● WORK TASK
Write out exactly the lines below starting at the one containing "sample: ED-1 cell nuclei; centrioles" and ending at the one containing "sample: Root tip". Omit every picture.

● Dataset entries
=== Begin Enclosure ===

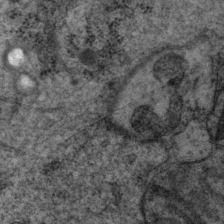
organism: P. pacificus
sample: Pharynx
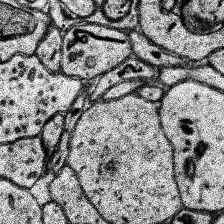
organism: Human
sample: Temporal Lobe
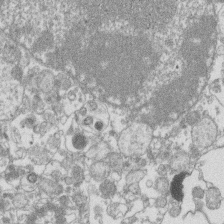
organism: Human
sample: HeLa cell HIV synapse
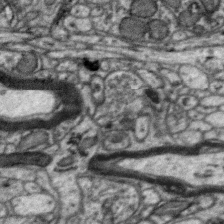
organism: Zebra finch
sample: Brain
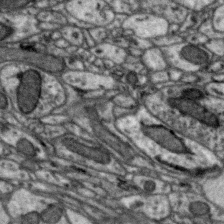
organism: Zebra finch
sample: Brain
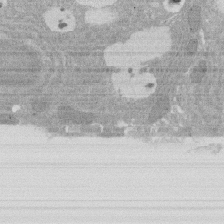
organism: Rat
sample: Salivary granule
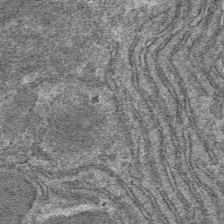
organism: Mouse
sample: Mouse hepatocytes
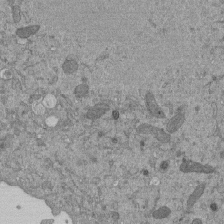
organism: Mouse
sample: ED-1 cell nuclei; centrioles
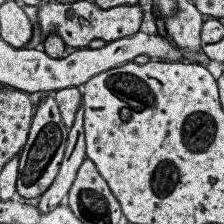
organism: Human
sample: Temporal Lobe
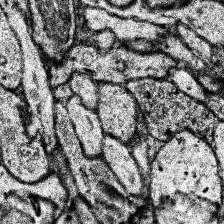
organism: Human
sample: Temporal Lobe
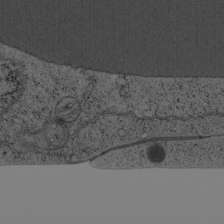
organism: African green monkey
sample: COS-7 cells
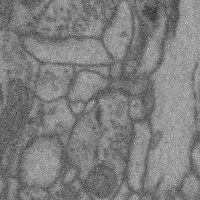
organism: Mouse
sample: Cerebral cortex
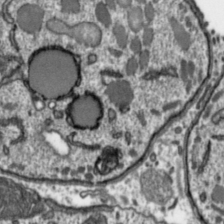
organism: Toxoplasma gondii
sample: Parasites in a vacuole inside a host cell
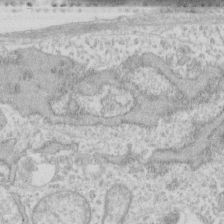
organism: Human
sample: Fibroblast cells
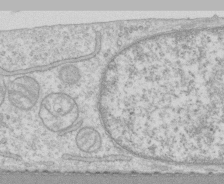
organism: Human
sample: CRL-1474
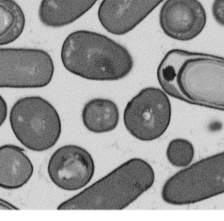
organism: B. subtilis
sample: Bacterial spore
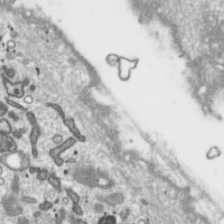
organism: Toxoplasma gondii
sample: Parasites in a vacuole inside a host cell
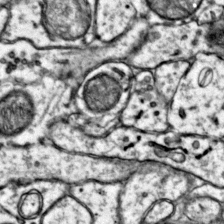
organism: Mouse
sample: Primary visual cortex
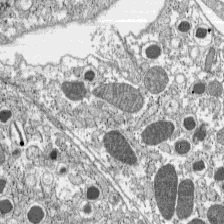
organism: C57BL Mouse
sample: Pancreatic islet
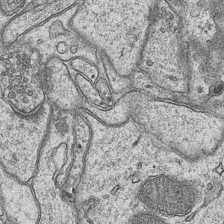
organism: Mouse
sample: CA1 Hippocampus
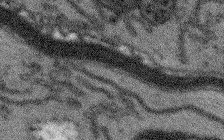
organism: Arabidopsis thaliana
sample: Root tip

=== End Enclosure ===
=== Begin Enclosure ===

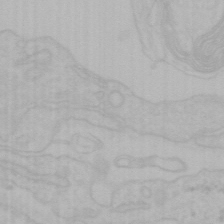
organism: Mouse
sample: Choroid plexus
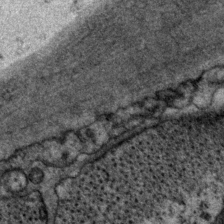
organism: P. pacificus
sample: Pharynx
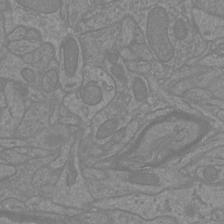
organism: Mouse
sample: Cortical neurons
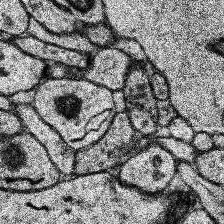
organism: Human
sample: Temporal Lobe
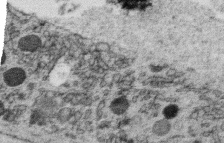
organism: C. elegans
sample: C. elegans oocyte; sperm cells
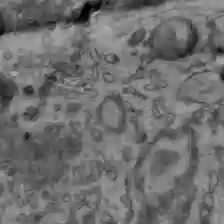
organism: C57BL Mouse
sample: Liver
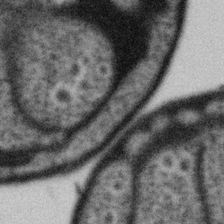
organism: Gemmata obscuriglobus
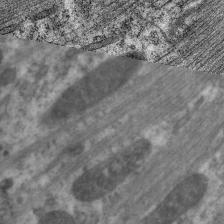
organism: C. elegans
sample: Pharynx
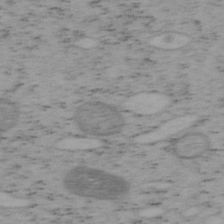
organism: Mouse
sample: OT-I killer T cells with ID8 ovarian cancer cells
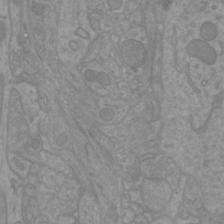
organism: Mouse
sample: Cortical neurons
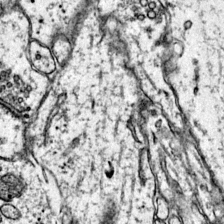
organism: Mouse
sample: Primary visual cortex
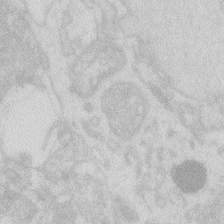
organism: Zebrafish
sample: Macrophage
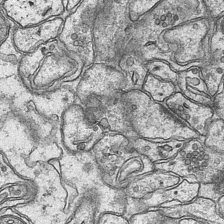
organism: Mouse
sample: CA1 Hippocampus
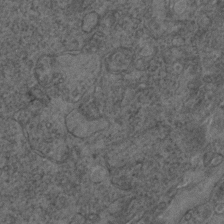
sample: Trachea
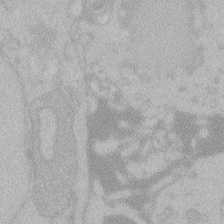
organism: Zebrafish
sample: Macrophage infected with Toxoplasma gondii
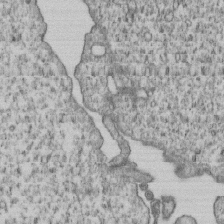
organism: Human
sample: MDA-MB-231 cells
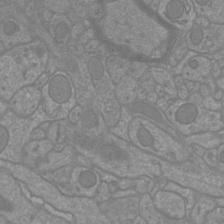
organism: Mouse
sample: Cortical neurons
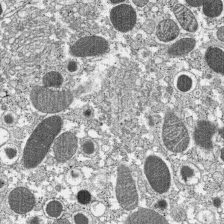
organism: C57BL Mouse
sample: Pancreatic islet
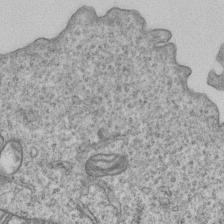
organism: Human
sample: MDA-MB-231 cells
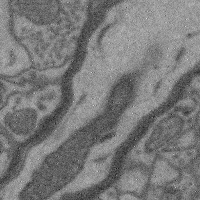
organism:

=== End Enclosure ===

● SOLUTION TO THE PROBLEM
sample: ED-1 cell nuclei; centrioles
organism: Human
sample: Temporal Lobe
organism: Human
sample: Temporal Lobe
organism: African green monkey
sample: COS-7 cells
organism: Mouse
sample: Cerebral cortex
organism: Toxoplasma gondii
sample: Parasites in a vacuole inside a host cell
organism: Human
sample: Fibroblast cells
organism: Human
sample: CRL-1474
organism: B. subtilis
sample: Bacterial spore
organism: Toxoplasma gondii
sample: Parasites in a vacuole inside a host cell
organism: Mouse
sample: Primary visual cortex
organism: C57BL Mouse
sample: Pancreatic islet
organism: Mouse
sample: CA1 Hippocampus
organism: Arabidopsis thaliana
sample: Root tip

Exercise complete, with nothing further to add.